* Activity: Output the first line below and each one after it, exactly, up to and including the line holding "< 5 días | 0 | 0". Pictures should not be copied.

* Provided entries:
----

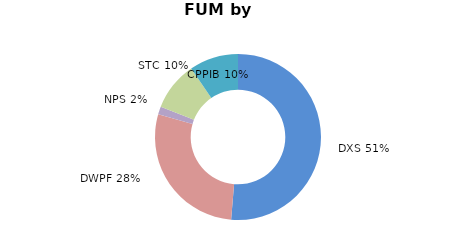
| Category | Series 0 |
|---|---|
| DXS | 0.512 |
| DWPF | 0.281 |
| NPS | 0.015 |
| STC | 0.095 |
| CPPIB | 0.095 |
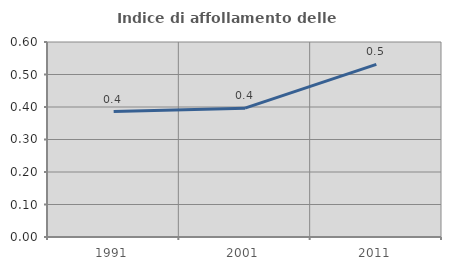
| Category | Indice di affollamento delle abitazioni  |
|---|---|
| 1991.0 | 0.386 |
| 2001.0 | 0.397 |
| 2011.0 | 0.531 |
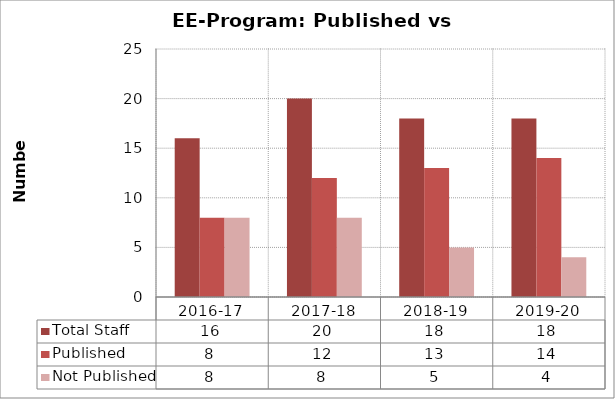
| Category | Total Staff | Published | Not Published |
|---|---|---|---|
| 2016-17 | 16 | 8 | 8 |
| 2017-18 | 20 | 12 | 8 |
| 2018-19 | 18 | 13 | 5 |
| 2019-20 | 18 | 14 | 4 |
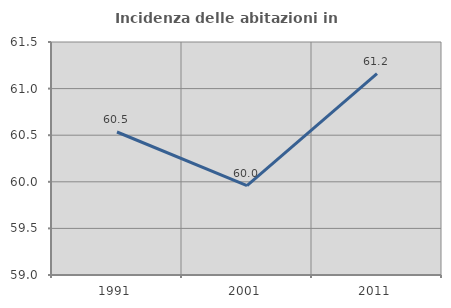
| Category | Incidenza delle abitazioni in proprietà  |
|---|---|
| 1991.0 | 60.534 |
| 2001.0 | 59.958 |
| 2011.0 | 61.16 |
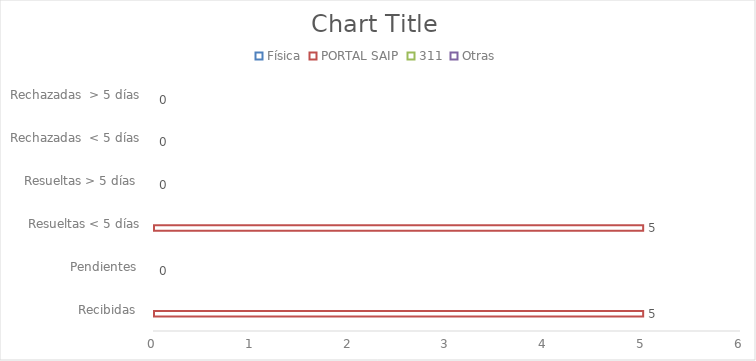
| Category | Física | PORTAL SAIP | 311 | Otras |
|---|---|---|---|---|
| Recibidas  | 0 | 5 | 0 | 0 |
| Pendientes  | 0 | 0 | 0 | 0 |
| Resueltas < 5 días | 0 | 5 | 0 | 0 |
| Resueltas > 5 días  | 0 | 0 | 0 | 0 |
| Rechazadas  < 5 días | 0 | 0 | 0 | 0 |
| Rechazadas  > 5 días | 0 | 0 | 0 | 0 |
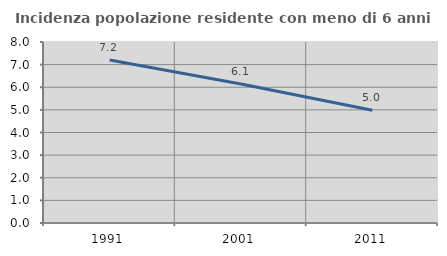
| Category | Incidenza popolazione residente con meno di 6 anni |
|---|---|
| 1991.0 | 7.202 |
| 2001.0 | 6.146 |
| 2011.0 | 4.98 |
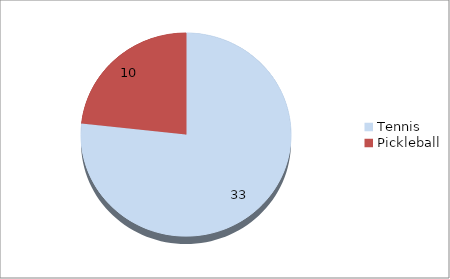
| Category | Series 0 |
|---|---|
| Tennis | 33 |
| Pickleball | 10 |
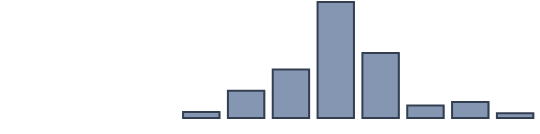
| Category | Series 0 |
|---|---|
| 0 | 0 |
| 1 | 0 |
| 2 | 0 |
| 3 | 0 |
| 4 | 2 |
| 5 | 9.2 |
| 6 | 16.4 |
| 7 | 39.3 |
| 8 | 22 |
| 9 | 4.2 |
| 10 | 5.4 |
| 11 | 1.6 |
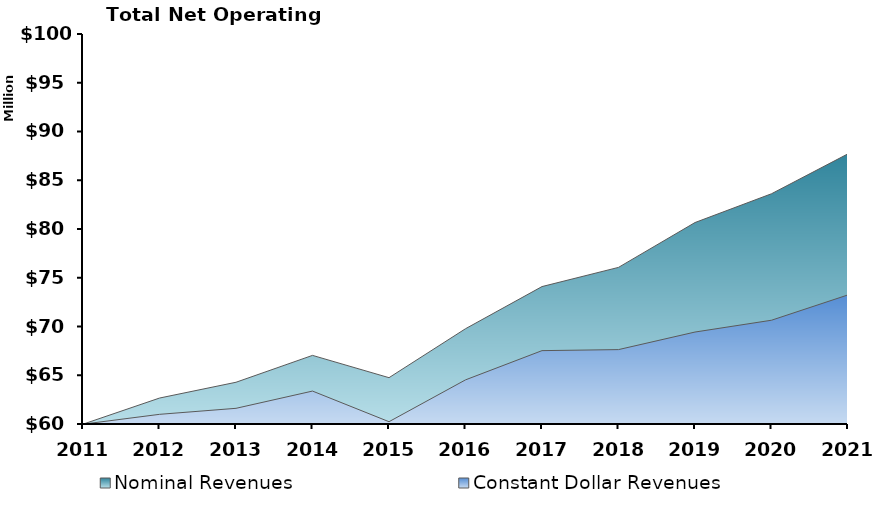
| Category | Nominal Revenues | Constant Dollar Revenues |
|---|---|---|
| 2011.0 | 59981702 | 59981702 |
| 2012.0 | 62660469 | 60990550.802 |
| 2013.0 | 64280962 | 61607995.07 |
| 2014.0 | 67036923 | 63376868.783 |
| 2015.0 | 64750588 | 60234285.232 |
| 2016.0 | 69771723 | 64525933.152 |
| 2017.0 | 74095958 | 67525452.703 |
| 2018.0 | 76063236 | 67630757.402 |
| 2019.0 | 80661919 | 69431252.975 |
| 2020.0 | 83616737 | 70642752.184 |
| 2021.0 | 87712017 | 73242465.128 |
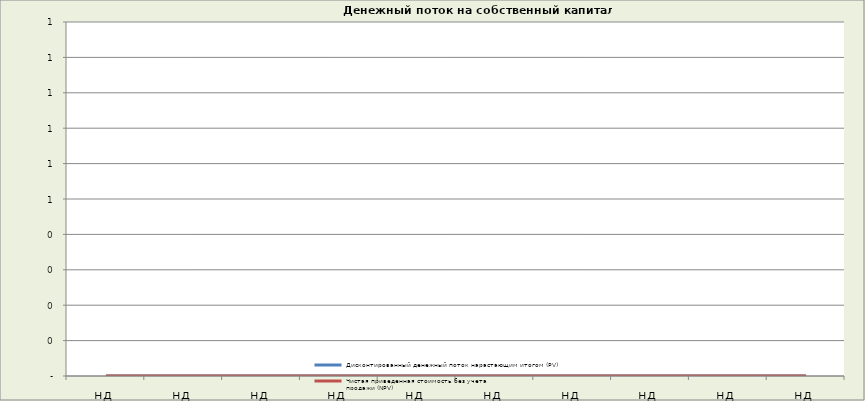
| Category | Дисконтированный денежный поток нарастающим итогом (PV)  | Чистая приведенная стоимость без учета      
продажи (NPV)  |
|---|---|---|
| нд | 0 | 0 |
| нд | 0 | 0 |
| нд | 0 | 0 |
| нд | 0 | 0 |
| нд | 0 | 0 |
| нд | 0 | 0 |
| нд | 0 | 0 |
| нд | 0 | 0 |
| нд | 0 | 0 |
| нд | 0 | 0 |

----

* Answer area:
| Category | Series 0 |
|---|---|
| DXS | 0.512 |
| DWPF | 0.281 |
| NPS | 0.015 |
| STC | 0.095 |
| CPPIB | 0.095 |
| Category | Indice di affollamento delle abitazioni  |
|---|---|
| 1991.0 | 0.386 |
| 2001.0 | 0.397 |
| 2011.0 | 0.531 |
| Category | Total Staff | Published | Not Published |
|---|---|---|---|
| 2016-17 | 16 | 8 | 8 |
| 2017-18 | 20 | 12 | 8 |
| 2018-19 | 18 | 13 | 5 |
| 2019-20 | 18 | 14 | 4 |
| Category | Incidenza delle abitazioni in proprietà  |
|---|---|
| 1991.0 | 60.534 |
| 2001.0 | 59.958 |
| 2011.0 | 61.16 |
| Category | Física | PORTAL SAIP | 311 | Otras |
|---|---|---|---|---|
| Recibidas  | 0 | 5 | 0 | 0 |
| Pendientes  | 0 | 0 | 0 | 0 |
| Resueltas < 5 días | 0 | 5 | 0 | 0 |
| Resueltas > 5 días  | 0 | 0 | 0 | 0 |
| Rechazadas  < 5 días | 0 | 0 | 0 | 0 |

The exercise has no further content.